Well, see, that’s three minutes previously that in fact he was
speeding. Well, what we’ll do is we’ll hear the testimony of this
witness prior to their being presented to the jury to see what the Court
concludes. But right now, three minutes straight highway. Let’s see
what she’s got to say first. But right now I’m inclined to let it in.
In the discussion that followed, the trial court reiterated: “Well, what I’m saying is that, in all candor,
it does show a continuous course of action. But, anyway, we’ll see what they’ve got to say.”
Despite his earlier objection to Ms. Owens’ testimony, Mr. Forrest’s lawyer called Ms.

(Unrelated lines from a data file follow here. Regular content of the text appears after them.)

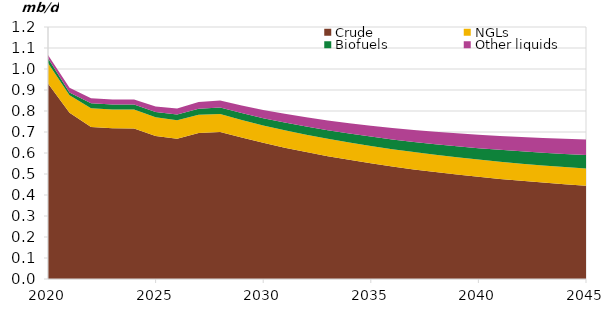
| Category | Crude | NGLs | Biofuels | Other liquids |
|---|---|---|---|---|
| 2020-01-01 | 0.931 | 0.098 | 0.023 | 0.015 |
| 2021-01-01 | 0.792 | 0.083 | 0.013 | 0.022 |
| 2022-01-01 | 0.724 | 0.09 | 0.023 | 0.024 |
| 2023-01-01 | 0.718 | 0.089 | 0.023 | 0.024 |
| 2024-01-01 | 0.717 | 0.09 | 0.024 | 0.024 |
| 2025-01-01 | 0.681 | 0.089 | 0.025 | 0.027 |
| 2026-01-01 | 0.668 | 0.088 | 0.027 | 0.029 |
| 2027-01-01 | 0.695 | 0.087 | 0.029 | 0.032 |
| 2028-01-01 | 0.7 | 0.086 | 0.031 | 0.034 |
| 2029-01-01 | 0.673 | 0.084 | 0.033 | 0.037 |
| 2030-01-01 | 0.648 | 0.083 | 0.035 | 0.039 |
| 2031-01-01 | 0.626 | 0.083 | 0.037 | 0.042 |
| 2032-01-01 | 0.604 | 0.083 | 0.039 | 0.044 |
| 2033-01-01 | 0.585 | 0.083 | 0.041 | 0.047 |
| 2034-01-01 | 0.567 | 0.083 | 0.043 | 0.049 |
| 2035-01-01 | 0.551 | 0.083 | 0.045 | 0.052 |
| 2036-01-01 | 0.536 | 0.082 | 0.047 | 0.054 |
| 2037-01-01 | 0.522 | 0.082 | 0.049 | 0.057 |
| 2038-01-01 | 0.509 | 0.082 | 0.051 | 0.059 |
| 2039-01-01 | 0.497 | 0.082 | 0.053 | 0.062 |
| 2040-01-01 | 0.487 | 0.082 | 0.055 | 0.064 |
| 2041-01-01 | 0.477 | 0.082 | 0.057 | 0.066 |
| 2042-01-01 | 0.468 | 0.082 | 0.059 | 0.068 |
| 2043-01-01 | 0.459 | 0.082 | 0.061 | 0.07 |
| 2044-01-01 | 0.451 | 0.081 | 0.063 | 0.072 |
| 2045-01-01 | 0.444 | 0.081 | 0.065 | 0.074 |

Owens as his first witness on the second day of trial. The record does not indicate whether the
lawyer for State Farm was present during Ms. Owens’ testimony. Without objection, Ms. Owen
testified that three minutes before the accident, a white automobile she believed to be Mr. Forrest’s
passed her while she was driving between sixty and sixty-five miles per hour and that this
automobile was the same automobile involved in the collision she encountered approximately three
minutes later. In its motion for new trial, State Farm complained that the trial court erred by
admitting Ms. Owens’ testimony regarding the rate of speed of the white automobile that passed her.
The trial court denied that ground of the motion for a new trial, and now State Farm raises the same
issue on appeal.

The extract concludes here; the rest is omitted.